Avec notre correspondante à Rangoun, Juliette Verlin et Christophe Paget, du service International de RFI

La journée de manifestations s'est ouverte à Rangoun avec un attroupement un peu étrange, autour de la pagode Sule. Des jeunes Birmans, tous habillés de noir, portent sur leurs épaules ce qui ressemble à un cercueil recouvert d'un drap blanc. leur cortège se déplace lentement, presque avec révérence. L'un des marcheurs porte une photo du commandant en chef Min Aung Hlaing devant lui. Une fois arrivés à la pagode, ils déposent le faux cercueil à terre et le piétinent devant les caméras. Ils viennent de mimer une cérémonie funéraire assez violente, du commandant en chef de la Tatmadaw, le nom de l'armée birmane, au pouvoir depuis le putsch du 1er février.

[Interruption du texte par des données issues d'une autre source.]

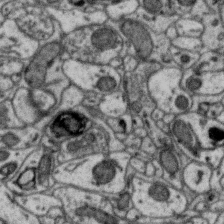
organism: Zebra finch
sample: Brain

Dans d'autres rues de la capitale économique du pays, de jeunes Birmanes manifestent en robes de princesses Disney. Plus loin, ce sont des culturistes qui demandent le départ des militaires - et ils le font torses nus -, pendant que d’autres, déguisées en Spiderman, interpellent le studio américain Marvel : a-t-il besoin d’un nouveau « super-vilain ?

« Min Aung Hlaing, je te déteste plus que mes règles ! »

La jeunesse birmane est dans la rue et sur les réseaux sociaux, car elle sait faire ces images qui sont reprises par les utilisateurs de Facebook, TikTok ou Instagram. Des images qui parlent aux jeunes, en Birmanie mais aussi dans le reste du monde. Leurs pancartes sont ainsi en anglais, très moqueuses et directes : « Mon ex est vraiment terrible, mais l'armée birmane est pire ! » ou encore « Min Aung Hlaing [le chef de la junte], je te déteste plus que mes règles ! »

Contrairement à leurs parents et grands-parents, coupées du monde pendant des décennies de régime militaire, ces jeunes Birmans ont grandi dans les années 2010, au moment où le gouvernement civil rendait internet et téléphones portables disponibles pour tous. Tout cela fait maintenant parti de leur ADN. D’ailleurs, la semaine dernière, quand les militaires ont voulu bloquer internet, les jeunes ont tout de suite su contourner le problème avec des VPN et des cartes sim étrangères.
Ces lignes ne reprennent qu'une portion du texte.